Is Perfect Love Real?

QUESTION: When I quoted to my pastor I John 2:5 and 4:18 he said "There is no such a thing as perfect love." What shall I say to him?


ANSWER: Tell him for me that he assumes that he is wiser than John and that a light so much brighter than the beloved apostle ought not to be kept under a bushel but on the world's candlestick. For John did not know any better, after leaning on the bosom of Jesus, than to teach that there is such a glorious reality as perfect, i.e., pure, love shed abroad by the Holy Spirit in the heart of him who exercises an all-surrendering faith in Jesus Christ as both Savior and Lord. If this is a chimera, those Christians who are chasing it ought to know it, but as it is a blessed verity, let it be proclaimed from the house-top in trumpet tones by every herald of the Gospel.

Steele's Answers p. 164.

Friday, June 27, 2014

How to Treat False Teachers (2 John 10)

QUESTION: How can we apply in practice II John 10, "If there come any unto you, and bring not this doctrine, receive him not into your house, neither bid him Godspeed"?

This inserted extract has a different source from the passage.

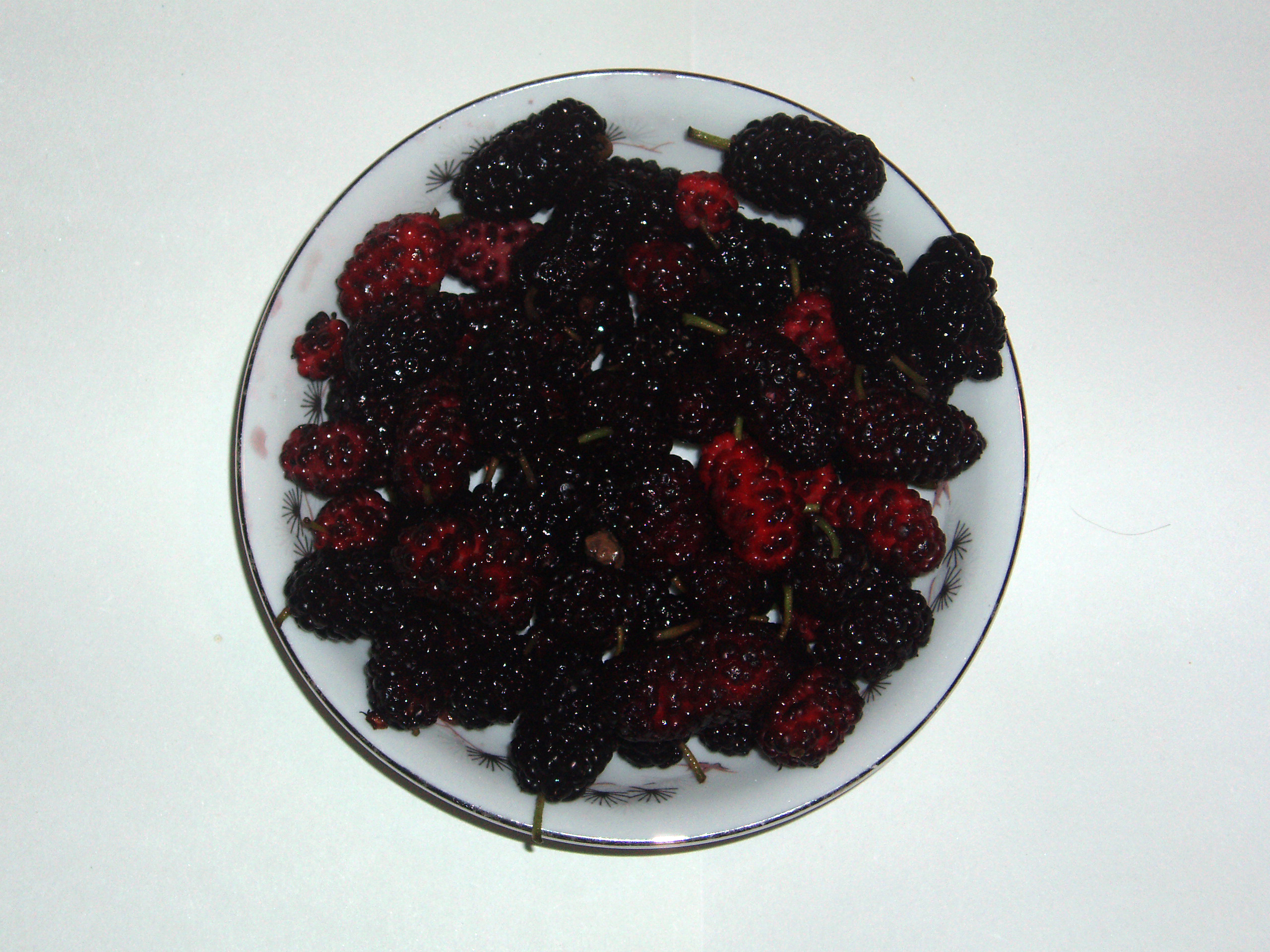 Mulberries

ANSWER: Have no fellowship with those teachers, who deny the very fundamentals of Christianity, such as the reality of Christ's body, making it a phantom, a sham, as in verse 7; for such a religious leader "is a deceiver and an antichrist." Both the first and second epistles of John are aimed directly at this gnostic error called docetism. Its teachers were not only false in faith, but corrupt in morals, not fit to be entertained by any Christian family. To sympathize with such leprous leaders is to become "a partaker in their evil works." The idea of leadership is in verse 9 correctly translated, "whosoever goeth onward" (R. V.) as a teacher, or leads others, etc.

Steele's Answers p. 163, 164.

Thursday, June 26, 2014

In What Sense Did John Remain Until Jesus' Coming?

QUESTION: Explain John 21:22, "Jesus saith unto him (Peter), 'If I will that he (John) tarry till I come, what is that to thee?'"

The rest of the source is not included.